2. The method of claim 1, wherein the step of generating the first frequency-domain preamble sequence according to information of the packet comprises:

generating a frequency-domain preamble sequence corresponding to the lowest one of the plurality of sub-channels according to information of the packet; and

making replicas of the frequency-domain preamble to form frequency-domain preambles corresponding to sub-channels other than the lowest sub-channel, for generating the first frequency-domain preamble sequence.

3. The method of claim 1, wherein the step of adjusting the phase of each subsequence of the first frequency-domain preamble sequence is adjusting the phase of each subsequence of the first frequency-domain preamble based on a plurality of phase rotation angles corresponding to the plurality of sub-channels.

4. The method of claim 3, wherein the number of the plurality of sub-channels are 4, and the plurality of phase rotation angles are 0°, 90°, 180°, and 270° corresponding to the plurality of sub-channels from the lowest to the highest.

5. The method of claim 1, wherein the step of performing the cyclic shift delaying process on the first time-domain preamble sequence is performing the cyclic shift delaying process on the first time-domain preamble sequence by using a plurality of different time delays.

6. The method of claim 1, wherein the step of normalizing power of the plurality of delayed time-domain preamble sequences is normalizing power of the plurality of delayed time-domain preamble sequences by using a plurality of equivalent normalization factors.

7. A wireless device comprising:

a sequence generating unit for generating a first frequency-domain preamble sequence according to information of the packet, the first frequency-domain preamble sequence comprising a plurality of subsequences corresponding to a plurality of sub-channels;

a phase adjusting unit for adjusting a phase of each subsequence of the first frequency-domain preamble sequence, for generating a second frequency-domain preamble sequence;

a signal transforming unit for transforming the second frequency-domain preamble sequence into a first time-domain preamble sequence; and

a peak-to-average power ratio (PAPR) adjusting unit for reducing the PAPR of the first time-domain preamble sequence, for generating a second time-domain preamble sequence that is a preamble sequence of the packet.

8. The wireless device of claim 7, wherein the sequence generating unit generates a frequency-domain preamble sequence corresponding to the lowest one of the plurality of sub-channels according to information of the packet, and makes replicas of the frequency-domain preamble to form frequency-domain preambles corresponding to sub-channels other than the lowest sub-channel, for generating the first frequency-domain preamble sequence.

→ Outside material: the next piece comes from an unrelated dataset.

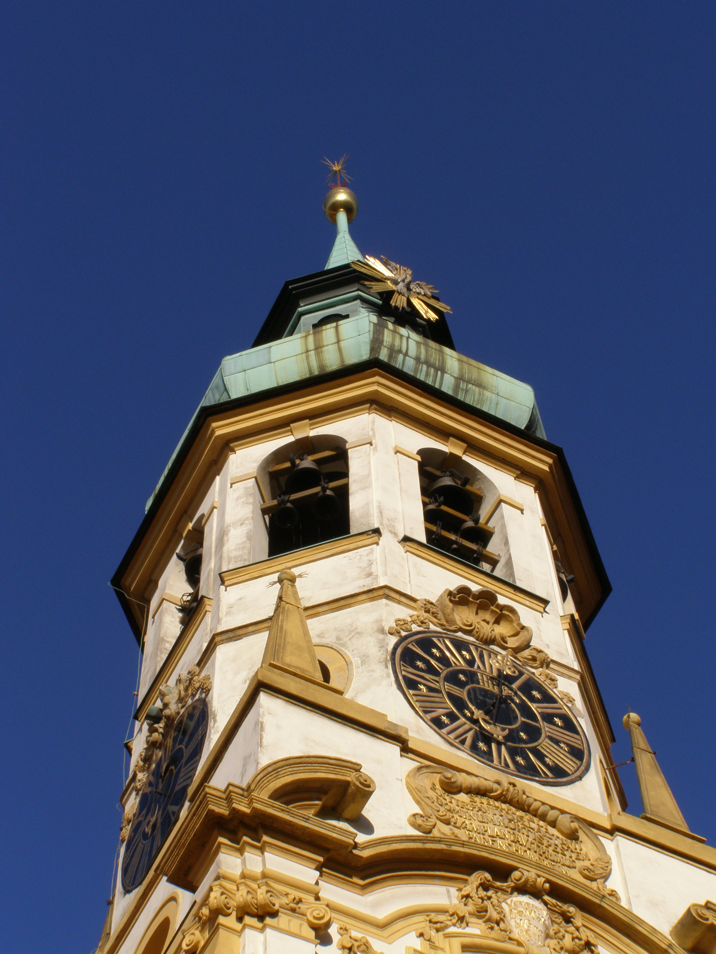 Praha, Hradčany, Loreta, věž v průčelí objektu

9. The wireless device of claim 7, wherein the phase adjusting unit adjusts the phase of each subsequence of the first frequency-domain preamble based on a plurality of phase rotation angles corresponding to the plurality of sub-channels.

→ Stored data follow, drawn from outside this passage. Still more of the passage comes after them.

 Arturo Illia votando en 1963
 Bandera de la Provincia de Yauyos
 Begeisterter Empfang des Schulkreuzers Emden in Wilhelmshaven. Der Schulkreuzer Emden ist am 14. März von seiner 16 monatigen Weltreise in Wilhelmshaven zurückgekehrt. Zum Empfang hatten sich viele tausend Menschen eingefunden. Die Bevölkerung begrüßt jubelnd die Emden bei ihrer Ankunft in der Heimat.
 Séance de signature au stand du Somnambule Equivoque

10. The wireless device of claim 7, wherein the number of the plurality of sub-channels are 4, and the plurality of phase rotation angles are 0°, 90°, 180°, and 270° corresponding to the plurality of sub-channels from the lowest to the highest.

11. The wireless device of claim 7, wherein the PAPR adjusting unit comprises:

a plurality of cyclic shift delay (CSD) processing units coupled to the signal transforming unit, each CSD processing unit for performing a cyclic shift delaying process on the first time-domain preamble sequence, for generating a plurality of delayed time-domain preamble sequences;

a plurality of multiplexers, each multiplexer for multiplying one of the plurality of delayed time-domain preamble sequences by a corresponding one of a plurality of normalization factors, for generating a plurality of multiplication results; and

an adder for adding the plurality of multiplication results, for generating the second time-domain preamble sequence.

12. The wireless device of claim 11, wherein the plurality of CSD processing units perform the cyclic shift delaying process on the first time-domain preamble sequence by using a plurality of different time delays, for generating the plurality of delayed time-domain preamble sequences.

13. The wireless device of claim 11, wherein the plurality of normalization factors are equivalent.